Epicauta hirticornis is a beetle species from the family of oil beetles (Meloidae). The species was first scientifically described in 1880 by Haag-Rutenberg.

==Description==
Epicauta hirticornis beetles have slender bodies with black elytra, red heads, and black-and-white striped abdomens. Their heads are distinctly separated from the prothorax, and the tip of their abdomens are visible beyond the tip of their elytra. They are gregarious and typically found in groups.

==Mating and reproduction==
Before mating, pairs of Epicauta hirticornis display unique courtship behavior. When the male mounts a female, he will entwine either his left or right antenna with the female's own, forming a double-helix shape. Once entwined, the antennae then vibrate, typically for between 30-60 seconds. Females occasionally avoid mating by pressing their antennae against the surfaces of their host plant or by otherwise hiding their antennae.

Gravid females lay their elongated yellow eggs in clusters of 100–200 in holes they make in the soil. Once the larvae hatch, they burrow through the soil until they find a grasshopper egg mass to feed upon. Over the next 3-4 weeks, the larvae will molt four times, and develop through a series of highly morphologically distinct instars.

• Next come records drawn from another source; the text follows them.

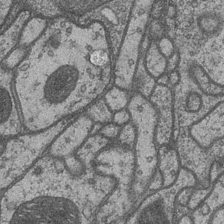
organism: Drosophila
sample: Optic medulla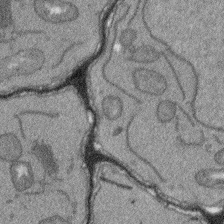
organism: Arabidopsis thaliana
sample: Root tip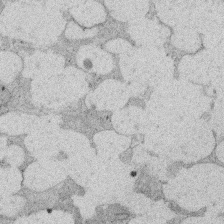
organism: Rat
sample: Salivary granule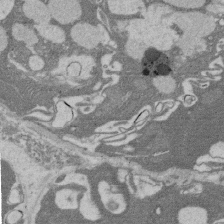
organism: Rat
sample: Salivary granule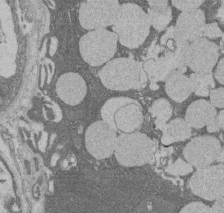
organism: Rat
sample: Salivary granule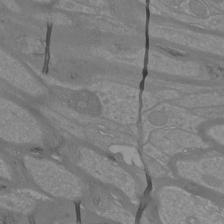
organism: Mouse
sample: Cortical neurons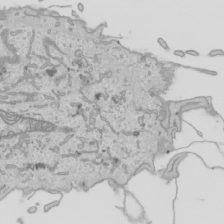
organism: Human
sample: Mitochondria in HCT116 cells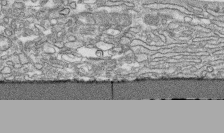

==Interactions with humans==
Like other species of burning blister beetles, Epicauta hirticornis produces a compound known as cantharidin. As a powerful vesicant, cantharidin produces intense irritation of the skin and when ingested, can irritate the mucus membranes of the gastrointestinal tract and the urinary bladder and urethra. Signs of cantharidin poisoning in humans include vomiting, vomiting blood, abdominal pain, weakness, burning sensation in the mouth and pharynx, bloody urine, low urine volume, and mucosal erosion and hemorrhage in the upper gastrointestinal tract.

The cantharidin produced by Epicauta hirticornis has traditionally been used in the folk medicine practices of various regions, including as an anti-tumor agent by the Karbi people of India and as an aphrodisiac in traditional Chinese medicine. Research suggests that cantharidin may help to inhibit the energy and anabolic supply to cancer cells.